After the international oil and interest rate crisis in 1982, which had a profoundly negative impact on the Mexican economy, Mexican leaders changed economic directions. They instituted neoliberal reforms which increasingly integrated Mexico’s economy with that of other nations. Trade liberalization continued after that, with several free trade agreements with Latin American and European countries, Japan, and Israel signed during former President Vincente Fox’s leadership (2000-2006). Thus, Mexico became one of the most open countries in the world to trade, and the economic base shifted accordingly to exports and imports.
Map of Mexican Free Trade Agreements: Since liberalizing its trade policies beginning in the 1980s, Mexico has entered into Free Trade Agreements with many countries. This trend has greatly increased the amount of Mexico’s economy that depends on imports and exports.
Social Stratification, Poverty, and Unemployment
Mexico’s economic development has been substantial. However, general GDP growth obscures some pervasive problems that have persisted and even worsened in recent years, including social stratification, poverty, and unemployment.

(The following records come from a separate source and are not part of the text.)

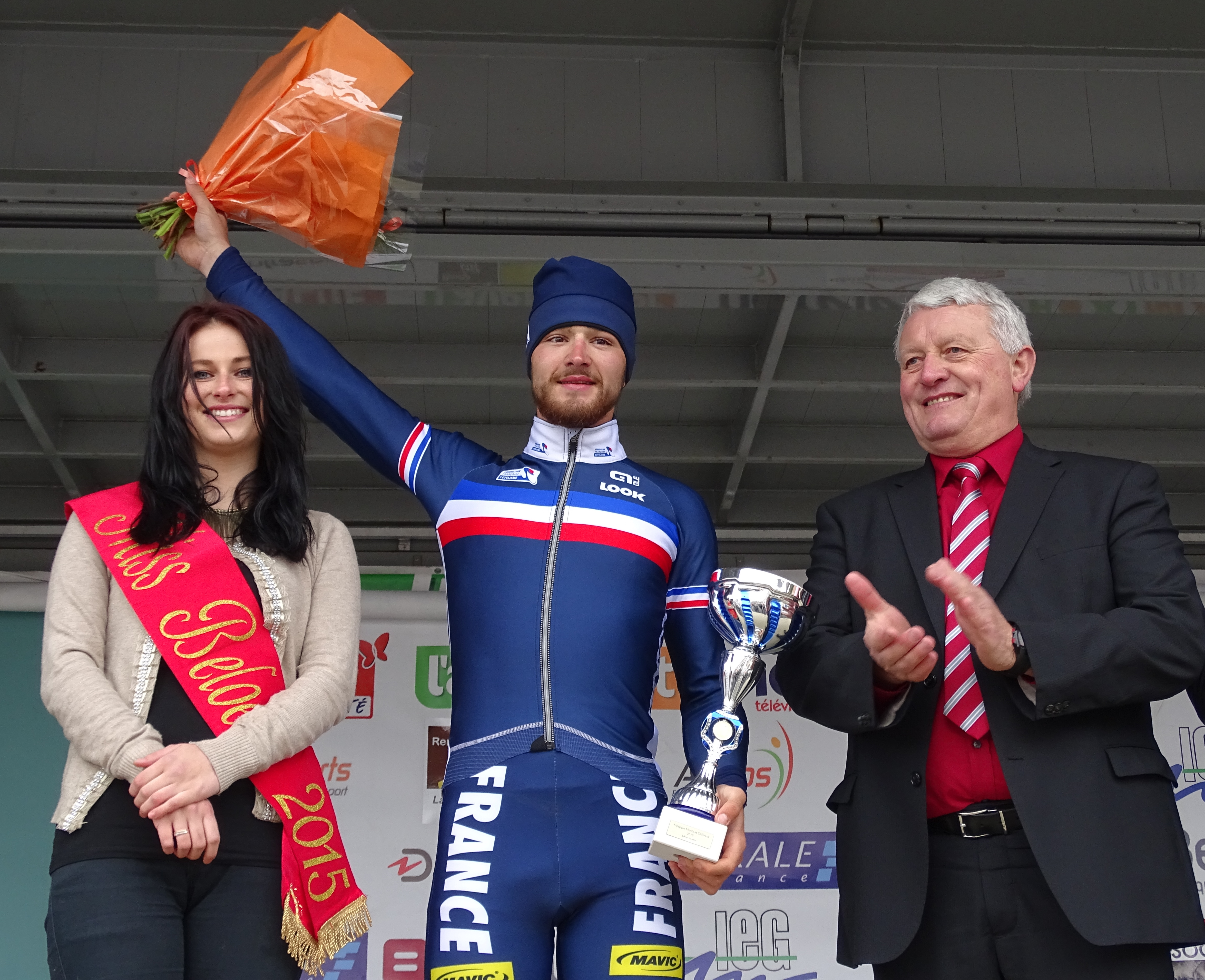 Triptyque des Monts et Châteaux 2015 Depicted person: Marc Fournier Depicted team: Équipe nationale de France espoirs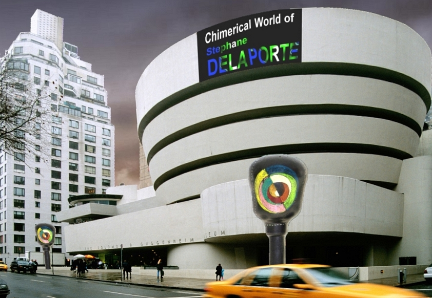 Guggenheim NY's entrance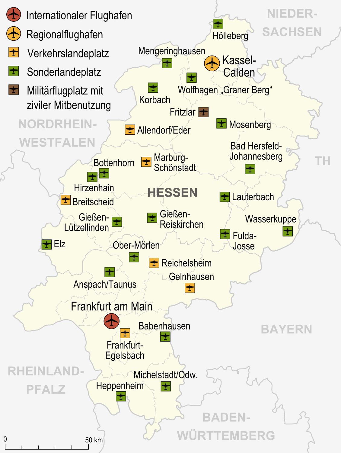 Flughäfen, Verkehrslandeplätze und Sonderlandeplätze in Hessen, Stand 2007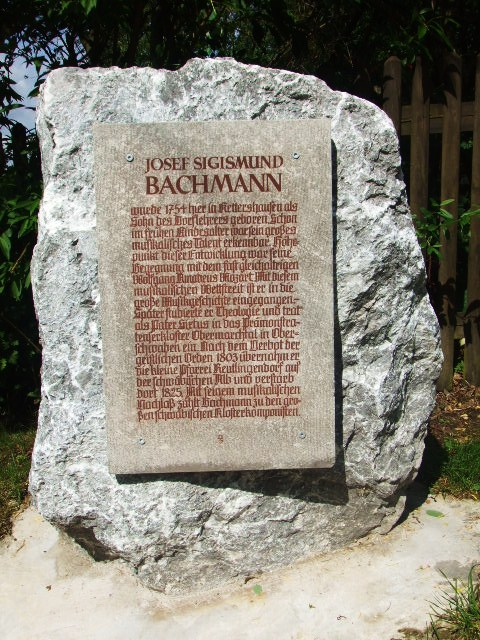 Kettershausen, Landkreis Unterallgäu Gedenkstein für den Komponisten Sixt Bachmann "Josef Sigismund Bachmann wurde 1754 hier in Kettershausen als Sohn des Dorflehrers geboren. Schon im frühen Kindesalter war sein großes musikalisches Talent erkennbar. Höhepunkt dieser ntwicklung war seine Begegnung mit dem fast gleichaltrigen Wolfgang Amadeus Mozart. Mit diesem musikalischen Wettstreit ist er in die große Musikgeschichte eingegnagen. Später studierte er Theologie und trat als Pater Sixtus in das Prämonstratenserkloster Obermarchtal in Oberschwaben ein. Nach dem Verbot der geistlichen Orden 1893 übernahm er die kleine Pfarrei Reutlingendorf auf der schwäbischen Alb und verstarb dort 1825. Mit seinem musikalischen Nachlaß zählt Bachmann zu den großen schwäbischen Klosterkomponisten."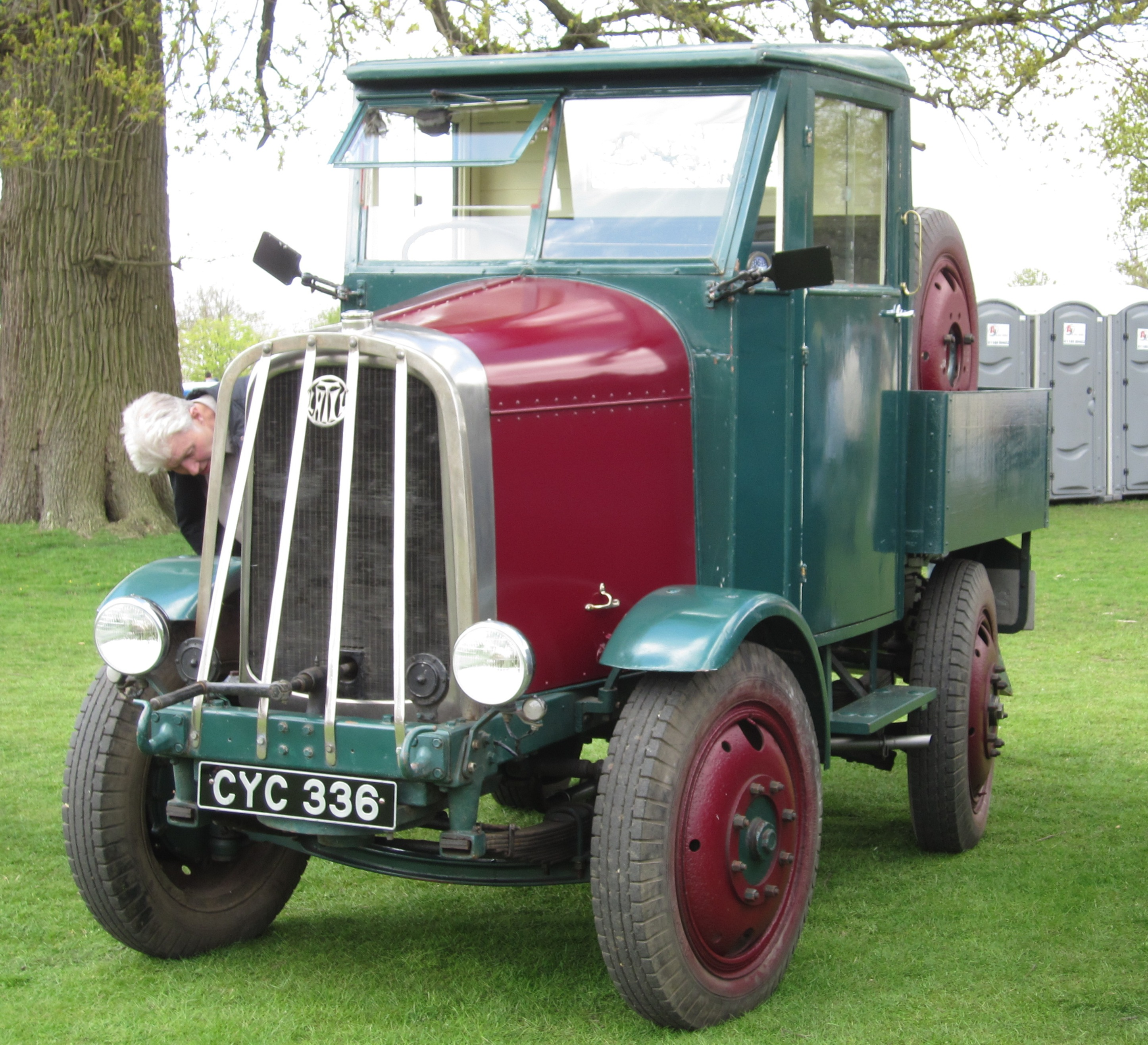 Latil 4X4 (1937) en Angleterre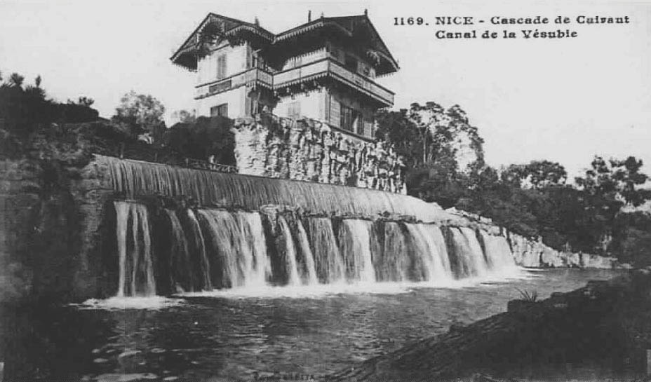 La cascade de Gairaut sur la colline de Rimiez à Nice. Carte postale, noir et blanc au format 14X9. Provenance : Inconnue.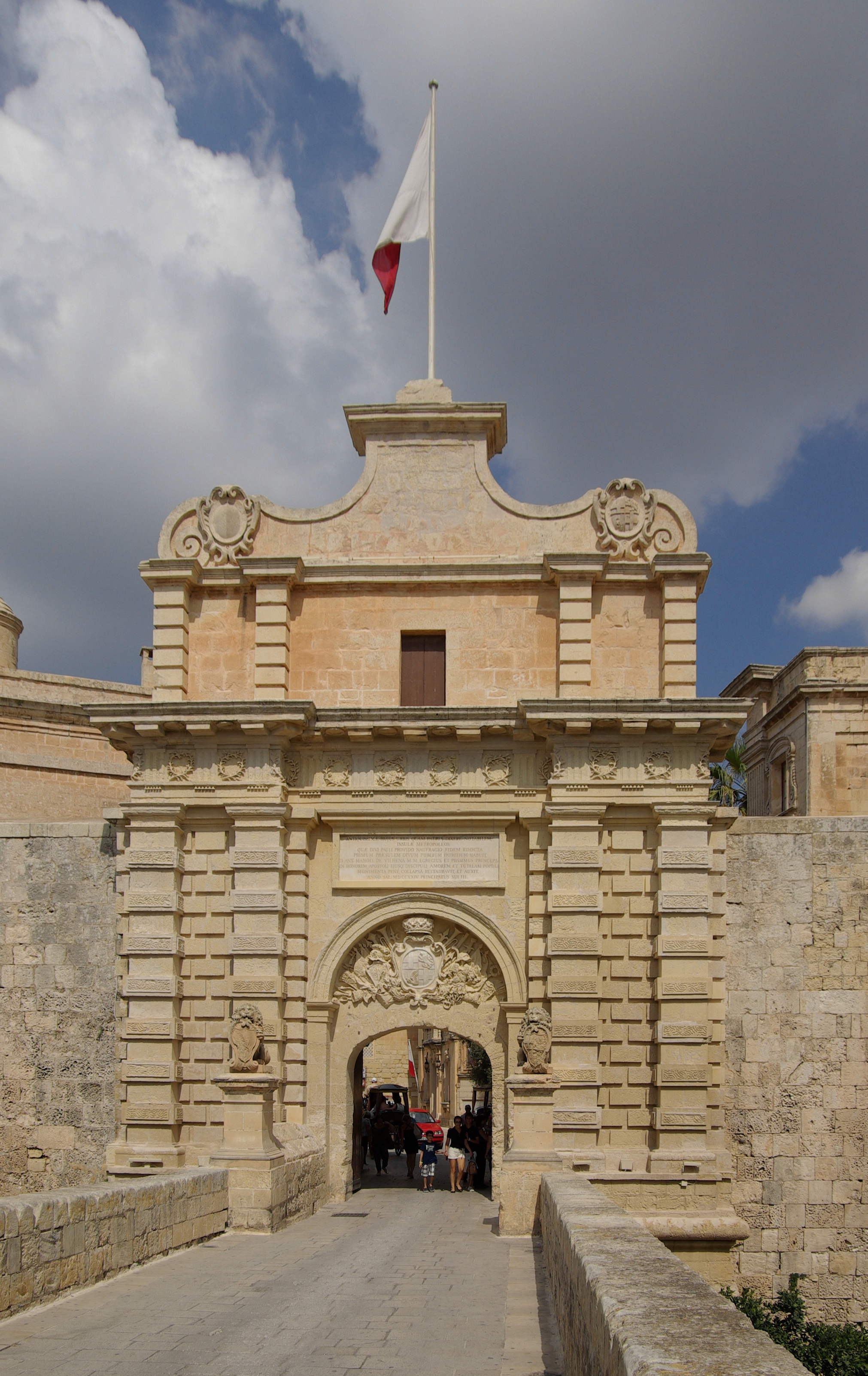 Malta, Mdina, Main Gate

Social stratification, or the grouping of individuals into a hierarchy based on socioeconomic status, is highly present in Mexico and can be traced back to the colonial period. During the colonial period, before Mexico’s independence, the upper class was composed of those who owned the land and the lower class was made of those who worked the land. After the Mexican Revolution, the government ceded an estimated 50% of the land to the general population. Though this slightly reduced the gap between the wealthy and the poor, land ownership continued to be main source of wealth for Mexicans and has dictated the hierarchy of wealth distribution among the population.
After the country entered its economic industrial transformation, industrialists, businessmen, and politicians have controlled the direction of wealth in Mexico and have remained among the wealthy. The monopoly that the wealthy have over resources in Mexico is evidenced in OECD statistics: Mexico is the country with the second highest degree of economic disparity between the extremely poor and extremely rich, after Chile, although this gap has been diminishing over the last decade. The bottom 10% of income earners possess 1.36% of the country’s assets, whereas the upper 10% possesses almost 36%. 85% of national wealth is concentrated in a few families of entrepreneurs, corporate magnates, and politicians. Thus, economic industrialization has not necessarily led to an improved standard of living for a significant portion of the Mexican population, many of whom live in poverty.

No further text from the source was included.